I did sort the values. But the problem is 'до 25' (up to 25). How can i change it into '0-25' and calculate correlation coefficient of age group and overall rating.
Some of my data is below
Age group | Overall rating |
---|---|
65 and older | 38.45 |
55-64 | 17.66 |
up to 25 | 46.56 |
45-54 | 24.95 |
35-44 | 33.54 |
25-34 | 37.21 |
Below is how you can do what you ask. I converted your age categories to mean age because correlation requires two numeric values; a category will not work for correlation. There are some other problems with your data. It is unclear what the 65 and older class really is numerically. I made it 65-100 but that may not be the case. You also have your categories set at 25-34 for example. It should be 25-35 because 25-35 does not contain 35 it contains 25, 26, 27, 28, 29, 30, 31, 32, 33 and 34 which is what I think you are trying to achieve. I did not change this but you should change it if that is what you are trying to achieve.
import pandas as pd
from scipy.stats import pearsonr
import warnings
warnings.filterwarnings("ignore")
Agelst=['65 and older','55-64','up to 25','45-54','35-44','25-34']

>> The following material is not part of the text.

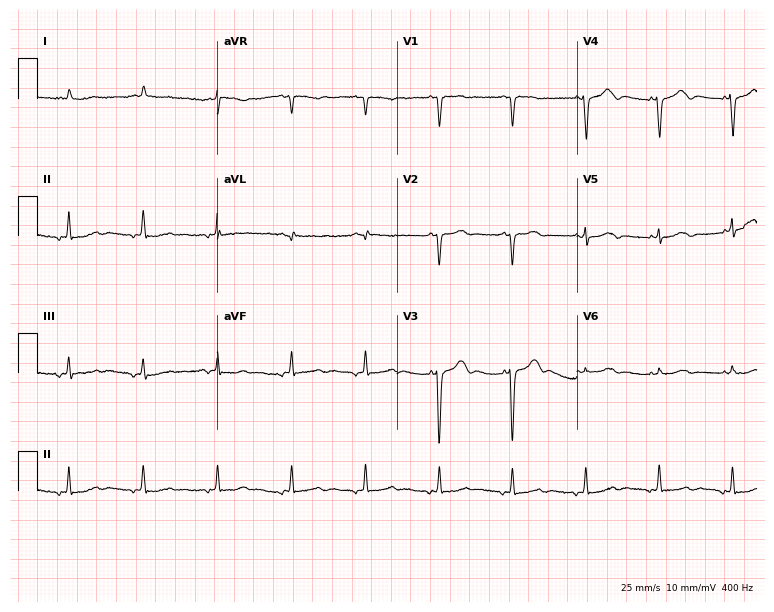
Resting 12-lead electrocardiogram. Patient: a 74-year-old male. Read as a normal ECG.

Ratelst=[38.45,17.66,46.56,24.95,33.54,37.21]
df=pd.DataFrame()
df['Age_Group']=Agelst
df['Overal_Rating']=Ratelst
display(df)
#Change 'up to 25' to '0-25'
df.replace('up to 25', '0-25',inplace=True)
df.replace('65 and older', '65-100',inplace=True)
display(df)
#You will need a numeric age to use for correlation. We can develop one from the strings in your 'Age_Group'
loweragelst=[]
upperagelst=[]
for i in range(len(df)):
loweragelst.append(int(((df.iloc[i]['Age_Group']).split('-'))[0]))
upperagelst.append(int(((df.iloc[i]['Age_Group']).split('-'))[1]))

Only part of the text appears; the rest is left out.